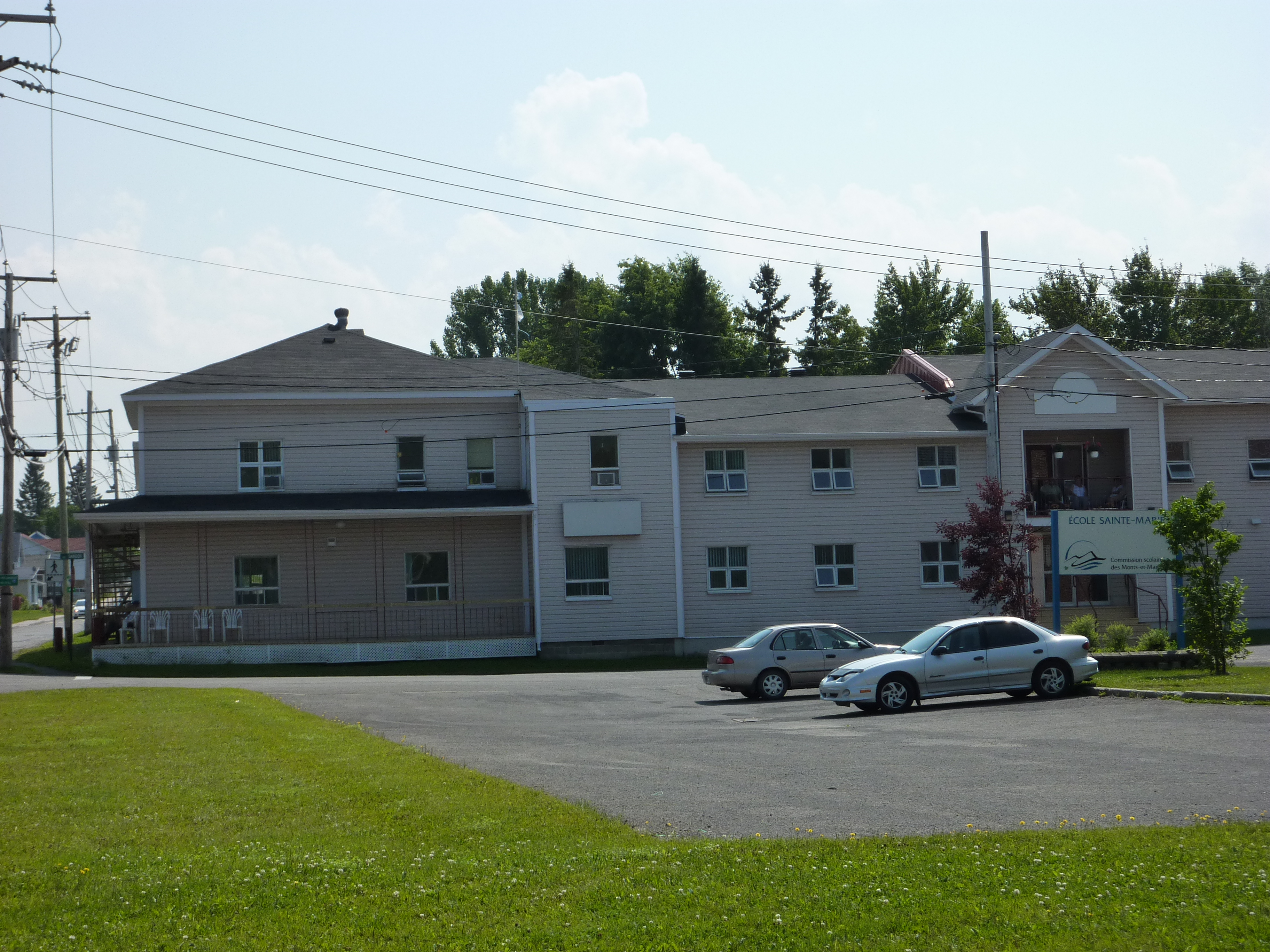 Foyer Sainte-Marie de Sayabec
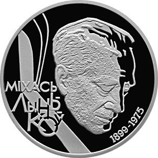 Беларуская (тарашкевіца): Памятная манэта, прысьвечаная 100–годзьдзю з народзінаў Міхася Лынькова
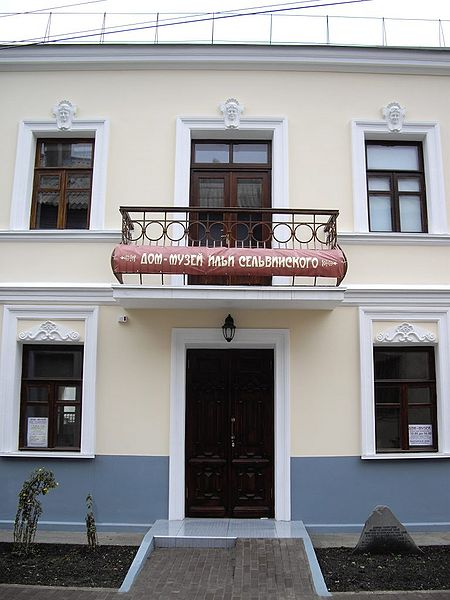 Отдел Крымского республиканского краеведческого музея «Дом-музей Ильи Сельвинского»
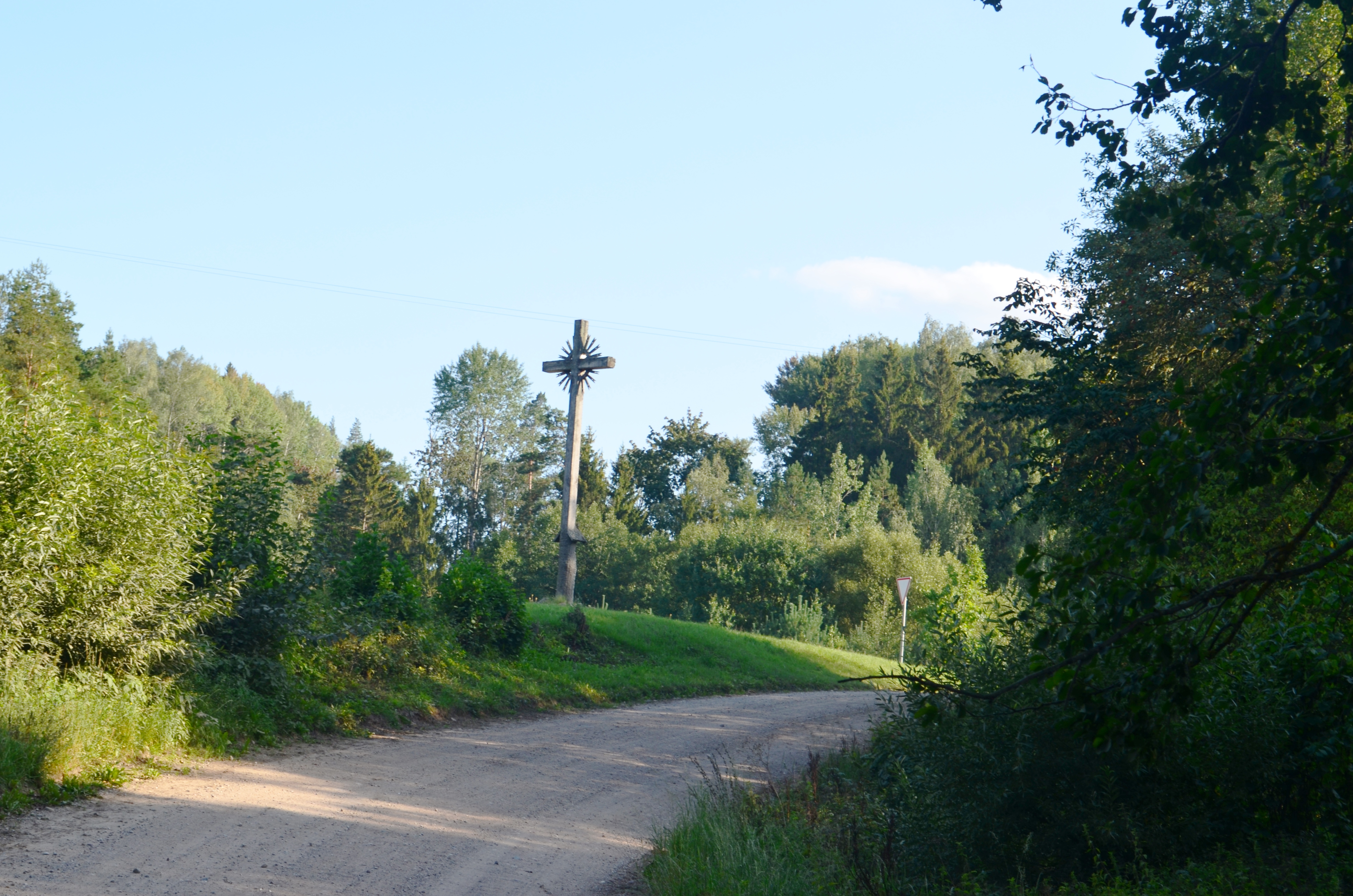 Kryžius, Kozelkiškės, Trakų raj.
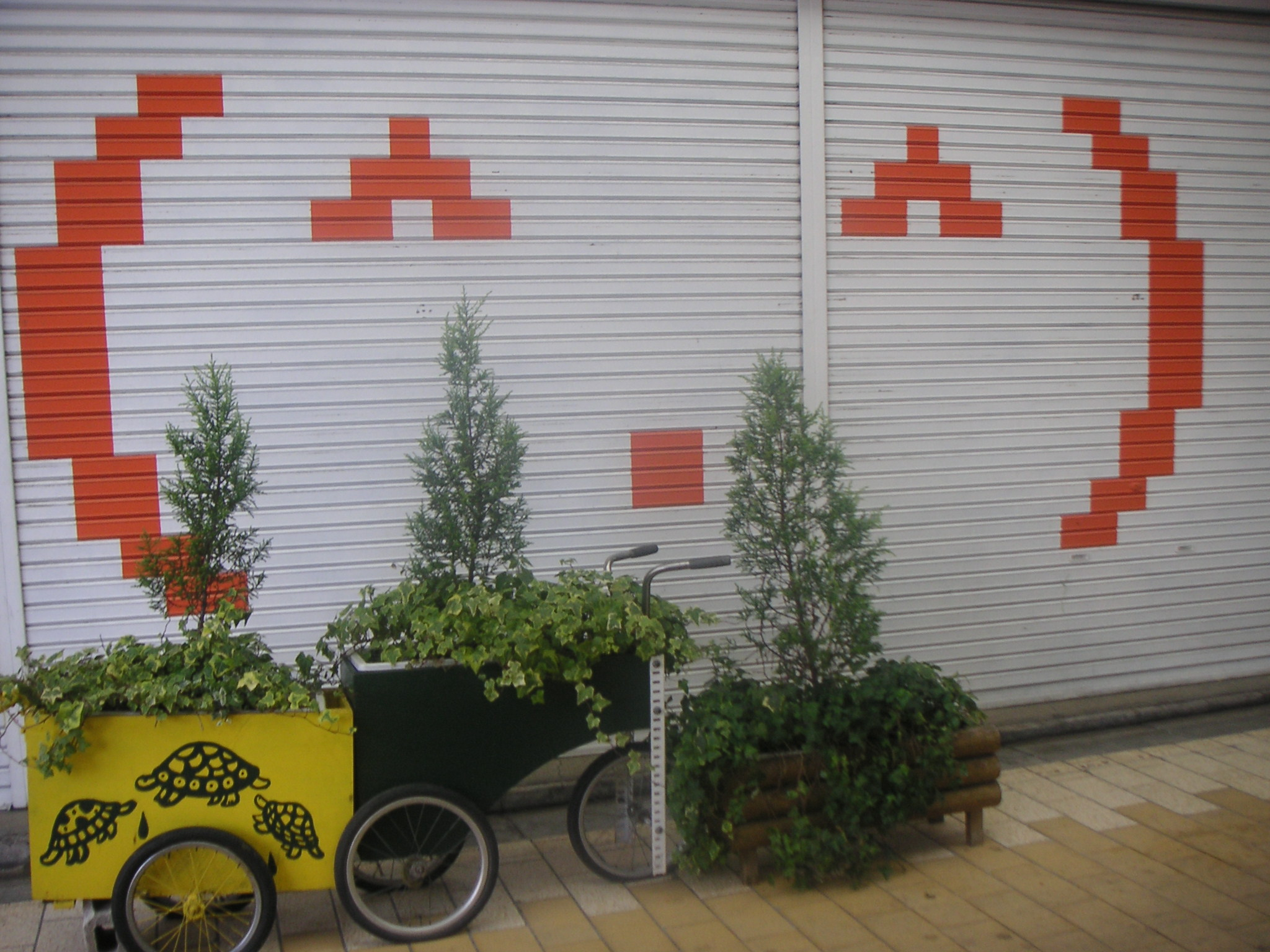 Sanja Shopping Mall
+---+
(Work to be completed): Transcribe the listing word for word, but keep its pictures out of the copy.

(Finished task):
 Foyer Sainte-Marie de Sayabec
 Беларуская (тарашкевіца): Памятная манэта, прысьвечаная 100–годзьдзю з народзінаў Міхася Лынькова
 Отдел Крымского республиканского краеведческого музея «Дом-музей Ильи Сельвинского»
 Kryžius, Kozelkiškės, Trakų raj.
 Sanja Shopping Mall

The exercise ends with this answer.